WHAT YOU NEED TO DO: A faithful copy of the entries is needed, one that leaves out the pictures.

MATERIAL FOR THIS EXERCISE:
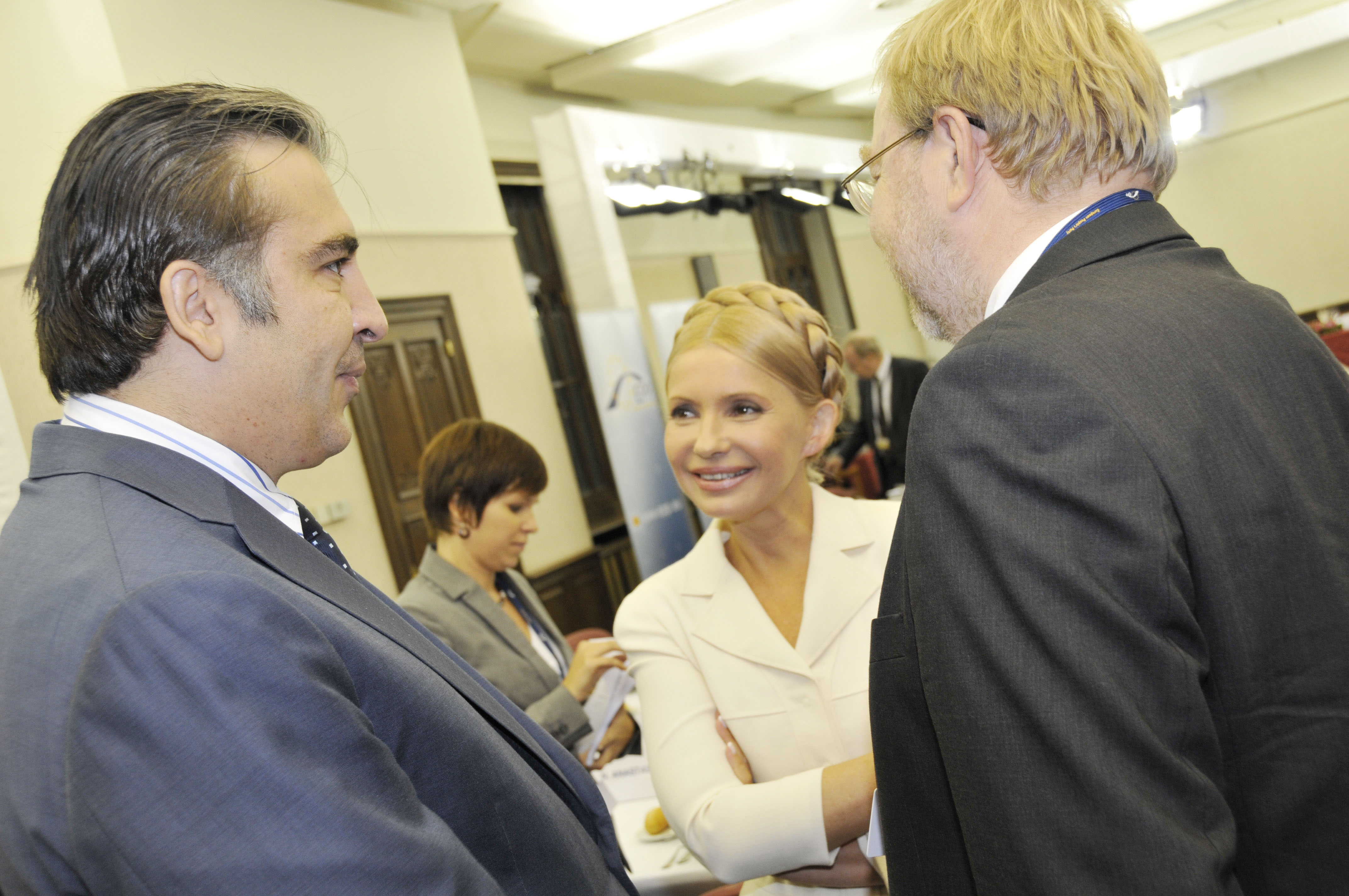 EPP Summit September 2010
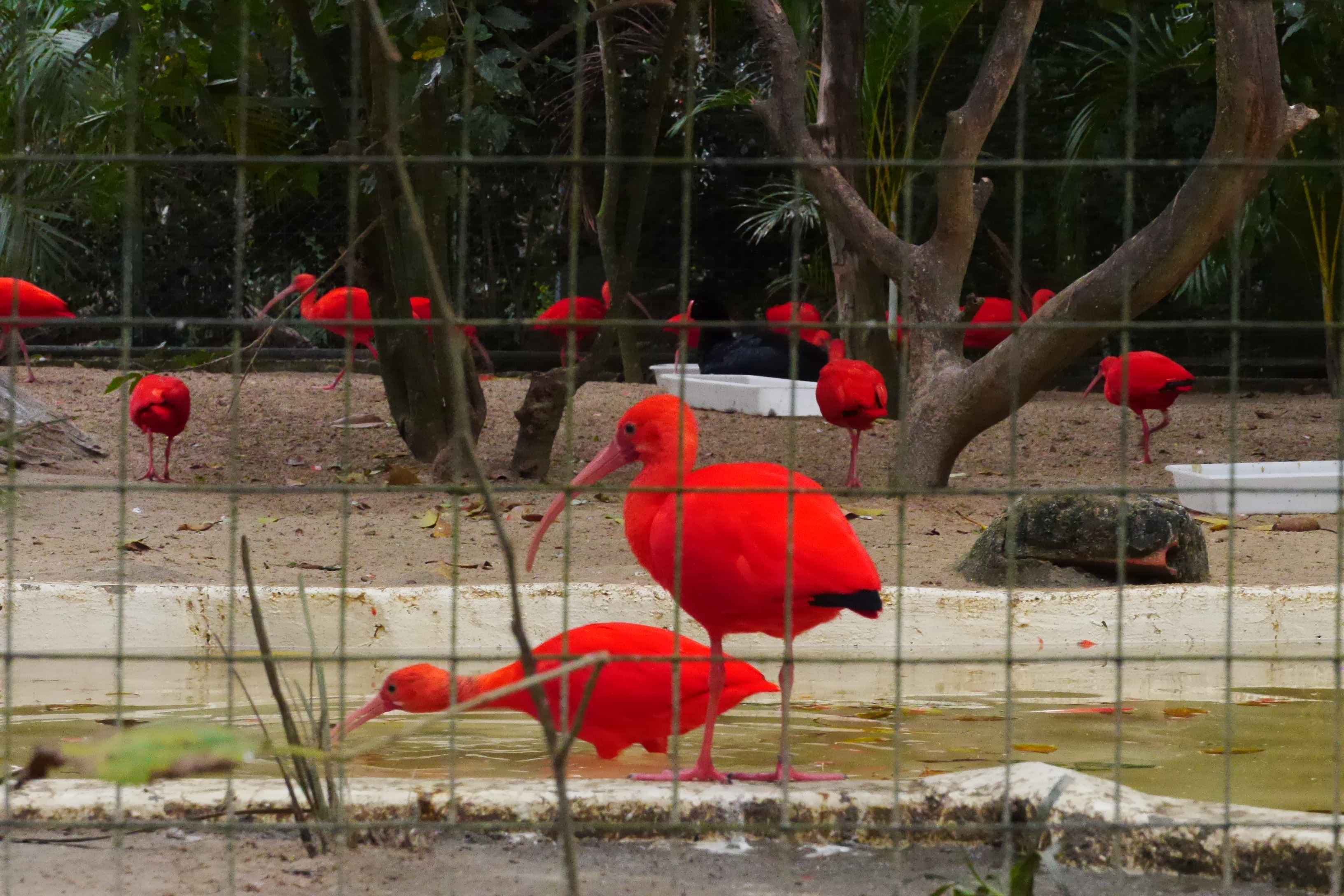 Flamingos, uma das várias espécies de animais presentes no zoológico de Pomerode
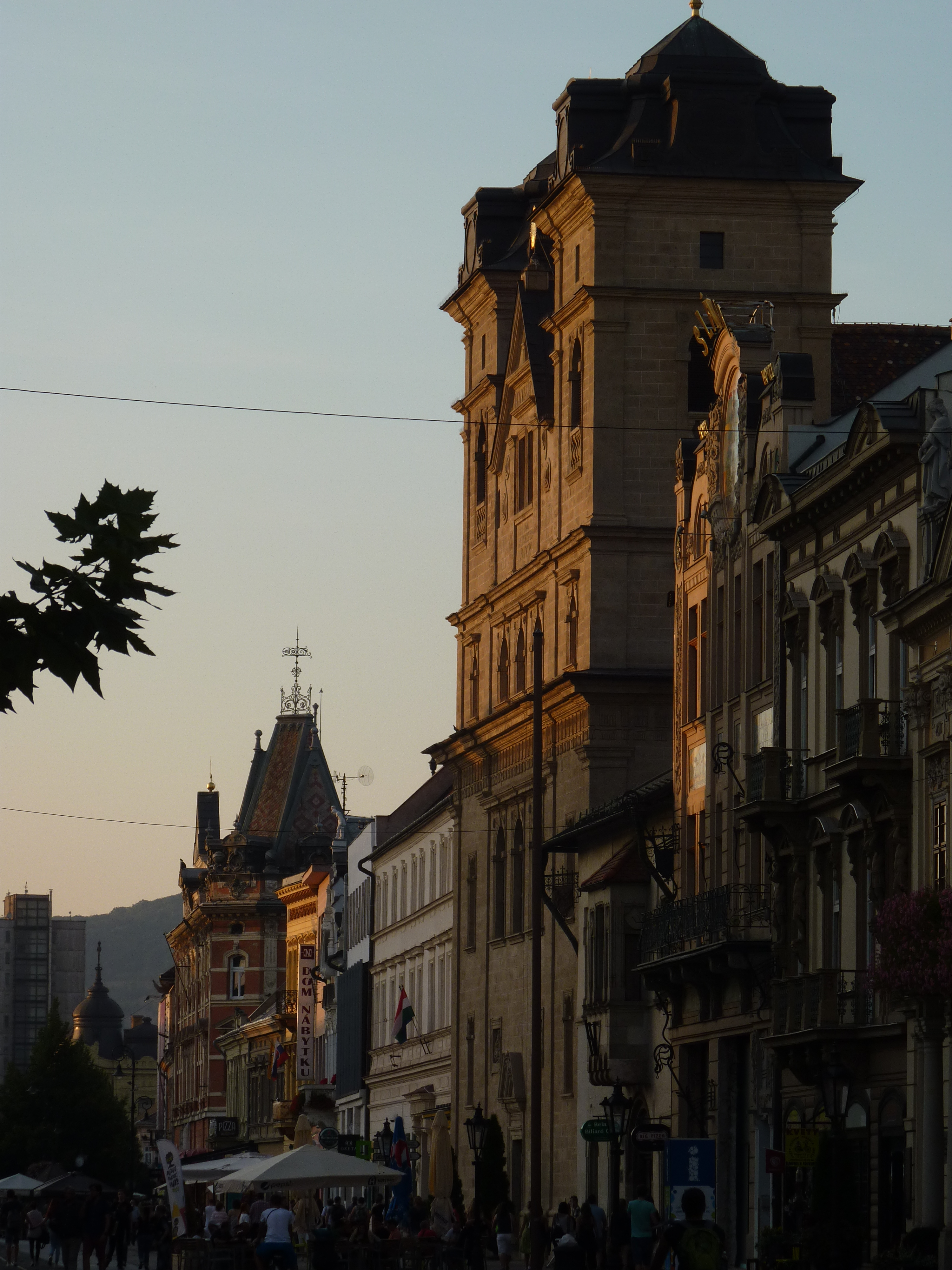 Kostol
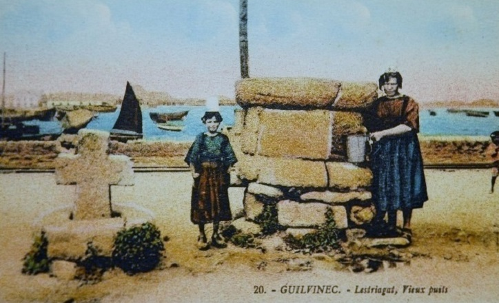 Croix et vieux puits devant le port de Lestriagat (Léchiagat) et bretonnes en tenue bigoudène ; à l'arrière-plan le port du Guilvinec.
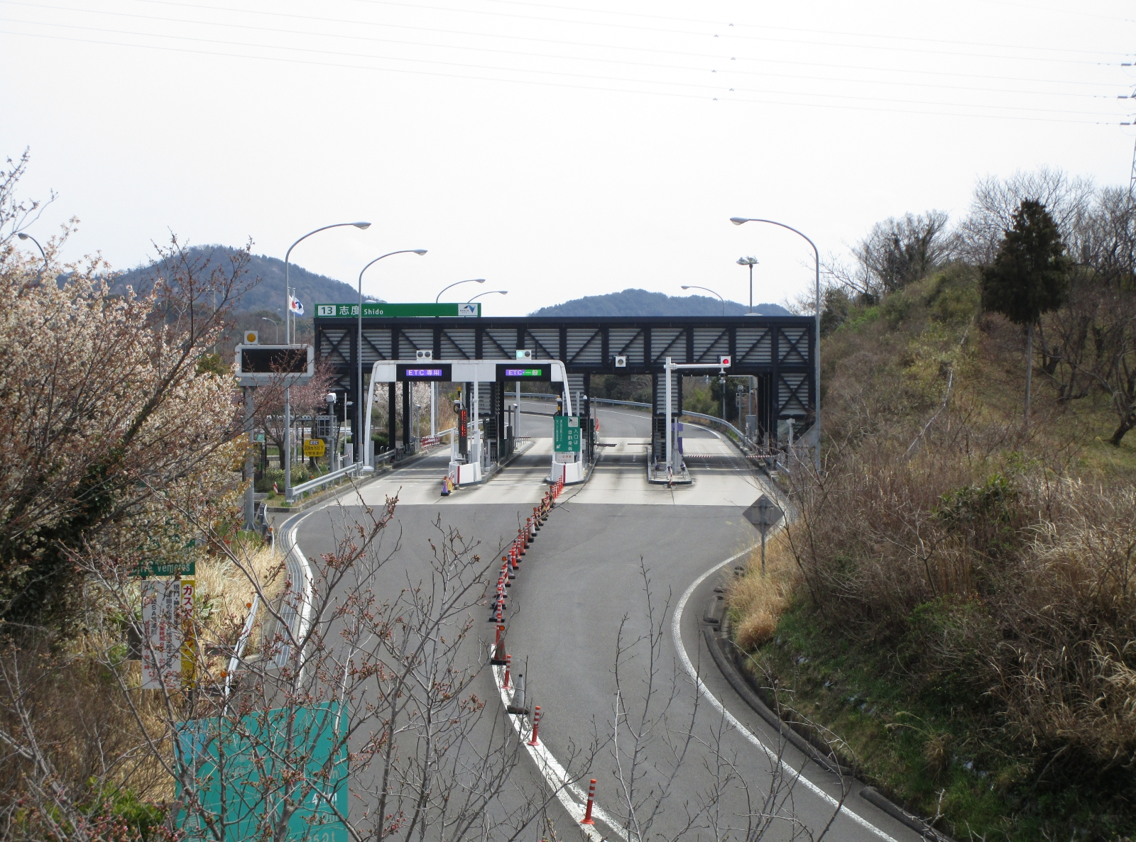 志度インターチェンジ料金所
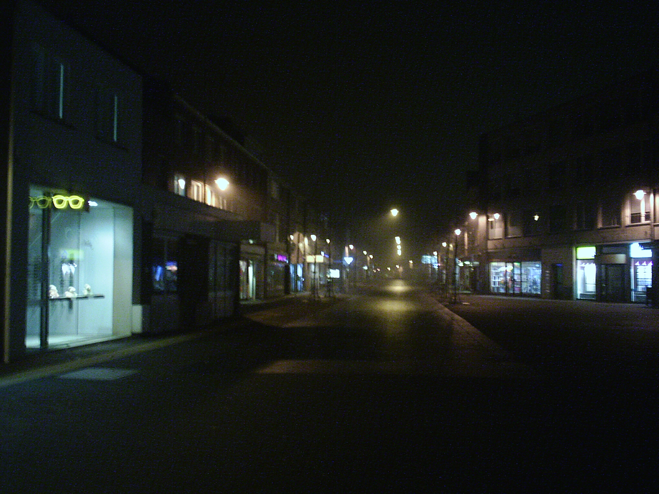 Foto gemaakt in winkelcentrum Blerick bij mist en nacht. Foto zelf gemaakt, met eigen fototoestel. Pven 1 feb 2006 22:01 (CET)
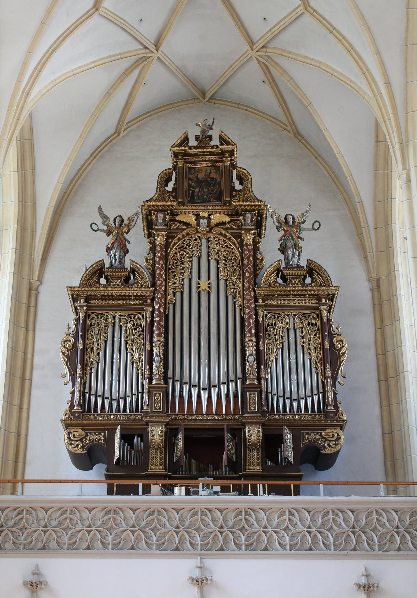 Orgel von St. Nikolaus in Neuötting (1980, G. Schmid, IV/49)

ANSWER TO THIS PROBLEM:
 EPP Summit September 2010
 Flamingos, uma das várias espécies de animais presentes no zoológico de Pomerode
 Kostol
 Croix et vieux puits devant le port de Lestriagat (Léchiagat) et bretonnes en tenue bigoudène ; à l'arrière-plan le port du Guilvinec.
 志度インターチェンジ料金所
 Foto gemaakt in winkelcentrum Blerick bij mist en nacht. Foto zelf gemaakt, met eigen fototoestel. Pven 1 feb 2006 22:01 (CET)
 Orgel von St. Nikolaus in Neuötting (1980, G. Schmid, IV/49)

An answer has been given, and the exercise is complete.